What's New in MacVector 18.5?
MacVector 18.5 adds a number of new functions, particularly regarding the identification of heterozygotes and mixed residues in ABI and Beckman chromatogram based Sanger sequencing data.
MacVector 18.5 is a Universal Binary, meaning that it runs natively on both Intel and Apple Silicon ("M1" or "M2") Macintosh computers. It requires a minimum of macOS 10.12 (macOS Sierra) and is certified on macOS Monterey.

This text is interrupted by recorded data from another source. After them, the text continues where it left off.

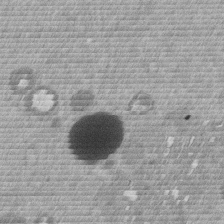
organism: Mouse
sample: Dividing mouse embryo 1 cell stage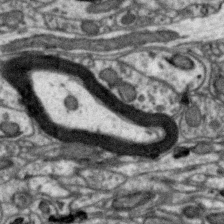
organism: Zebra finch
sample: Brain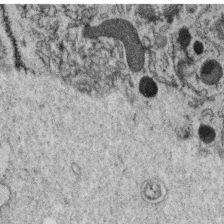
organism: C. elegans
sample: C. elegans oocyte; sperm cells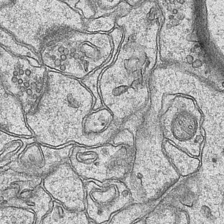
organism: Mouse
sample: CA1 Hippocampus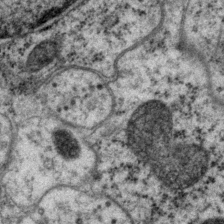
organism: P. pacificus
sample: Pharynx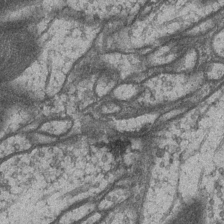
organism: Drosophila
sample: Optic medulla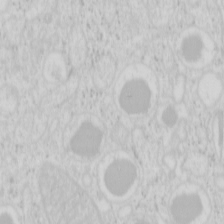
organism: Mouse
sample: Pancreas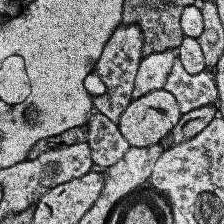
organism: Human
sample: Temporal Lobe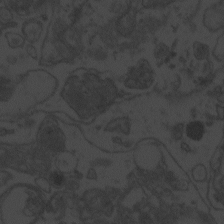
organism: Zebrafish
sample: Macrophage infected with Toxoplasma gondii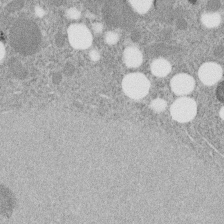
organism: C. elegans
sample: C. elegans embryo early stage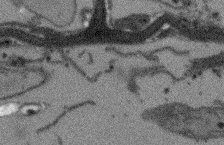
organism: Arabidopsis thaliana
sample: Root tip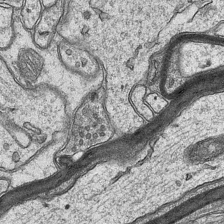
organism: Mouse
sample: CA1 Hippocampus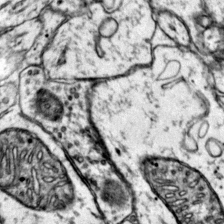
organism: Mouse
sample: Primary visual cortex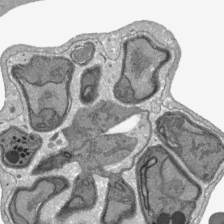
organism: Plasmodium falciparum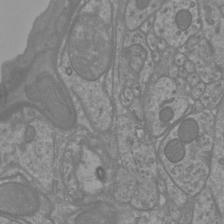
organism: Mouse
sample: Cortical neurons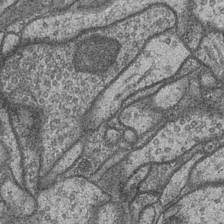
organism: Drosophila
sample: Optic medulla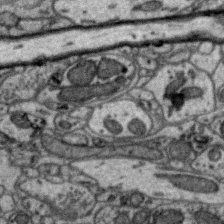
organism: Zebra finch
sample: Brain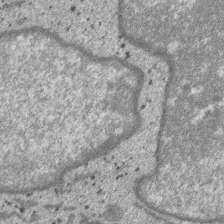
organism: Human
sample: Lung epithelial cells infected with SARS-CoV-2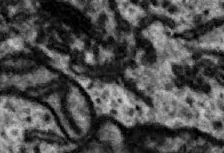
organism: Human
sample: HeLa cells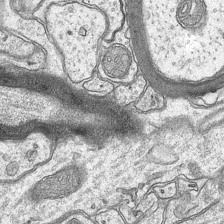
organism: Mouse
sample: CA1 Hippocampus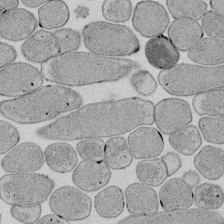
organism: E. coli
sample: Bacterial nucleoid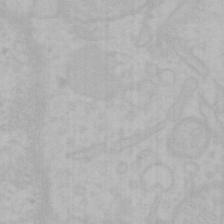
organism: Mouse
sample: Choroid plexus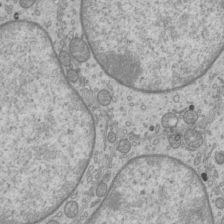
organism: Mouse
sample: Cilia; mouse epididymis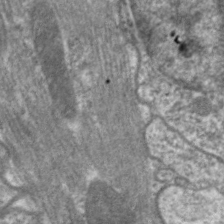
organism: C. elegans
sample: Pharynx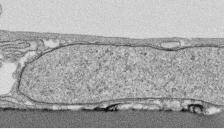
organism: Human
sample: CRL-1474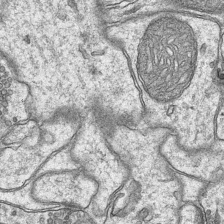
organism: Mouse
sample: CA1 Hippocampus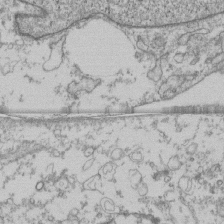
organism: Human
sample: Fibroblast cells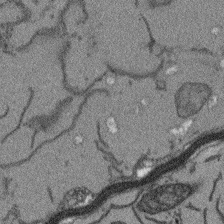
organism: Arabidopsis thaliana
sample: Root tip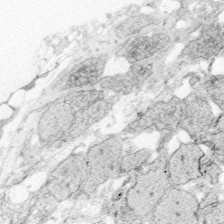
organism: Zebrafish
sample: Whole-Brain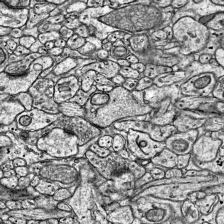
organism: Mouse
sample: Visual Cortex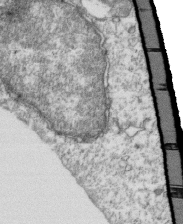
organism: Mouse
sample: Activated OT-1 CD8+ T cells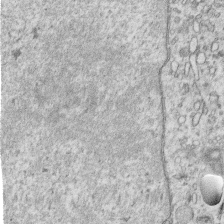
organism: Human
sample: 1205lu cells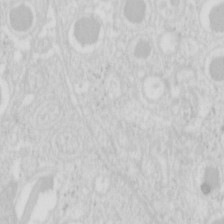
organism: Mouse
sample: Pancreas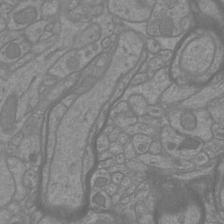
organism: Mouse
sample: Cortical neurons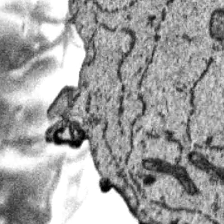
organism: Human
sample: HeLa cells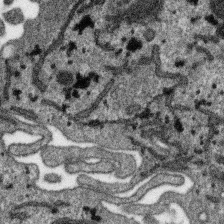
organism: Human
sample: Lung epithelial cells infected with SARS-CoV-2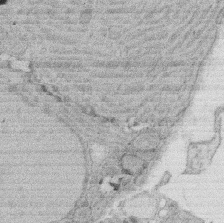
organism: Rat
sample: Salivary granule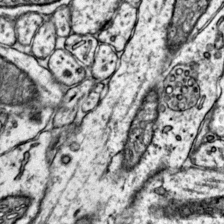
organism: Mouse
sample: Primary visual cortex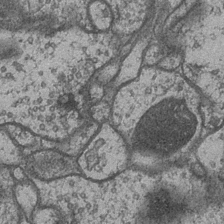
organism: Drosophila
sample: Optic medulla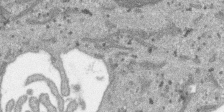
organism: Human
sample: Lung epithelial cells infected with SARS-CoV-2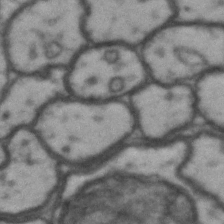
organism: Drosophila
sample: Brain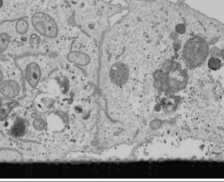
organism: Human
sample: Mitochondria in U2OS cells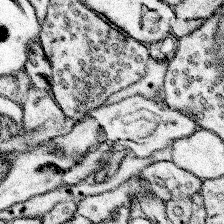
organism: Mouse
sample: Somatosensory cortex neuropil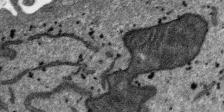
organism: Human
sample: Lung epithelial cells, uninfected (mock) control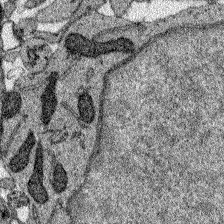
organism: Zebrafish
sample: Larval olfactory bulb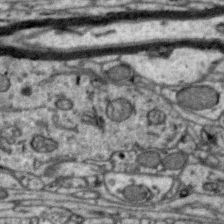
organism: Zebra finch
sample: Brain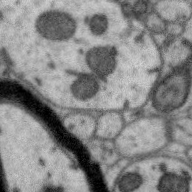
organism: Zebra finch
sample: Brain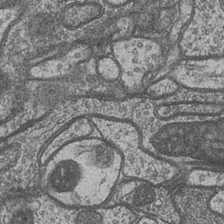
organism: Drosophila
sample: Optic medulla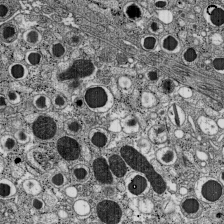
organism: C57BL Mouse
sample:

There is a new Heterozygote Analysis item in the Analyze menu. It is active whenever an individual Trace ("chromatogram") window is frontmost, or when Align to Reference or Assembly Project windows containing trace/chromatogram data are frontmost. This invokes a custom algorithm that operates on the chromatogram data of an individual trace, or of all traces in an Align to Reference or Assembly Project window. The parameters are fairly basic;
The algorithm understands that the quality and signal strength of chromatograms can vary considerably between tracks (e.g. A's might be much stronger than G's in an individual run) and also across the length of a run. So you can control the width of the window used to normalize the data, along with the minimum number of residues for each track. So a value of "3" means the algorithm will extend the window until at least 3 peaks have been found for each track. You can also control how much of each peak is used for the calculation - using less than 100% helps to reduce cross-contamination from adjacent peaks. The algorithm also separately adjusts the "bleed" from adjacent peaks to better isolate the signals for each individual peak. Finally, the Heterozygote threshold value controls how much signal is required before calling a heterozygote. There is also an option to skip regions of low quality in the trace data.
After running, the results are displayed in a standard text window with hyperlinks that jump to the heterozygote residue in the sequence. For single trace files and for Align to Reference windows, this simply scrolls to the appropriate location. For Assembly Project windows, the corresponding trace window gets opened.
There is an additional variant of the heterozygote analysis that automatically changes the identified heterozygous residues to the corresponding IUPAC ambiguity code. The algorithm and result windows are identical to the Heterozygote Analysis function, but there is the added option of applying the changes to the target sequences. Particularly with Assembly Projects, this is a great way of rapidly re-calling potentially thousands of Sanger sequencing files with possible heterozygotes.
Miscellaneous Enhancements and Bug Fixes
There have been significant improvements to MacVector's ability to read Sequencher Project (.SPF) files. Additional enhancements will be available shortly.
In the Align to Reference Editor, the 3/6 frame translations now extend beyond the ends of the reference sequence if the aligned consensus sequence is longer than the reference.
Flye has been updated to version 2.9.1 and now uses Python 3.9 for improved performance.
Various sheets and dialogs have been cleaned up to allow for the different fonts and spacing in macOS Ventura
Enable Mixed Case Entry is now enabled as expected.
Auto-annotation jobs that fail are now cleaned up correctly so that they can be re-run without needing to exit MacVector.
A Multiple Sequence Alignment error where ClustalW would sometimes fail to run has been resolved.
A rare MSA crash bug has been fixed.
The Primer3 implementation now supports the primer_max_end_gc variable.
Improved the import of subsequence data to handle very short subsequences.